**Task prompt:** Gather all lines in the records below that include the word "Category".

Items listed in a dataset
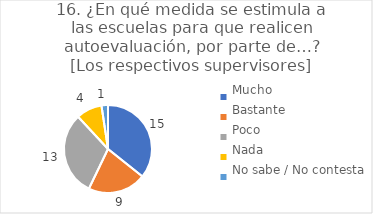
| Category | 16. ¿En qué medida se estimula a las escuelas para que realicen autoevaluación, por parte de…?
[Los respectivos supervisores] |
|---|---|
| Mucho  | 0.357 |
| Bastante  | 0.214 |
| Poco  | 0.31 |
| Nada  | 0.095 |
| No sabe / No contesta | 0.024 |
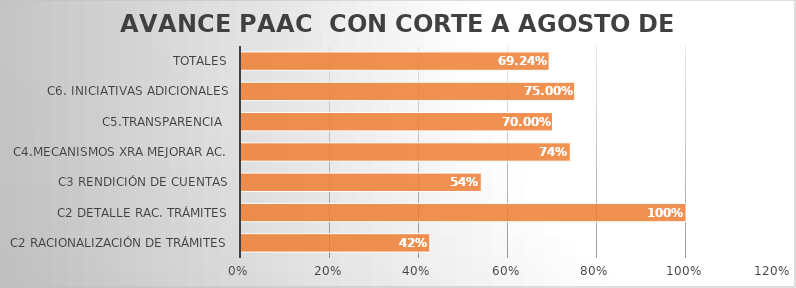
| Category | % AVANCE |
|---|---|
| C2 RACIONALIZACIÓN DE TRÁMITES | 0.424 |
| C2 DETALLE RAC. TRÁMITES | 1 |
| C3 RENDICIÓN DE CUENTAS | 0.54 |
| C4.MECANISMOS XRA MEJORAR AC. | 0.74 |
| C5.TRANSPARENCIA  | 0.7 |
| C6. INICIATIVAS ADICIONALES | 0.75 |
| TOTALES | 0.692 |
==
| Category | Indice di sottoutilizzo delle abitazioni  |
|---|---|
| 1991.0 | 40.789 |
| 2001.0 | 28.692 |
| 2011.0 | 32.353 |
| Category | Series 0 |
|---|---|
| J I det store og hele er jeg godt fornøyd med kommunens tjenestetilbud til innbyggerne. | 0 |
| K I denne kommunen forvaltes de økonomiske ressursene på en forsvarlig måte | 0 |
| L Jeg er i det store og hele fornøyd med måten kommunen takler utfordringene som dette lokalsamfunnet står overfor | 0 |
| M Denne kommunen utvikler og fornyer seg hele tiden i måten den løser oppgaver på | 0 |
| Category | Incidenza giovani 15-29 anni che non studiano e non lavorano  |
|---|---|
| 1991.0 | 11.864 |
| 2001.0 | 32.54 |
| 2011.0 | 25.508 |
...
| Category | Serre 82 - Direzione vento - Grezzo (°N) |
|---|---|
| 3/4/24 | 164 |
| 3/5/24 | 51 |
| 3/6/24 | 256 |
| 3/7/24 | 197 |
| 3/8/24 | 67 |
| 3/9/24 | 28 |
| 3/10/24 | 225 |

**Result:**
| Category | 16. ¿En qué medida se estimula a las escuelas para que realicen autoevaluación, por parte de…?
| Category | % AVANCE |
| Category | Indice di sottoutilizzo delle abitazioni  |
| Category | Series 0 |
| Category | Incidenza giovani 15-29 anni che non studiano e non lavorano  |
| Category | Serre 82 - Direzione vento - Grezzo (°N) |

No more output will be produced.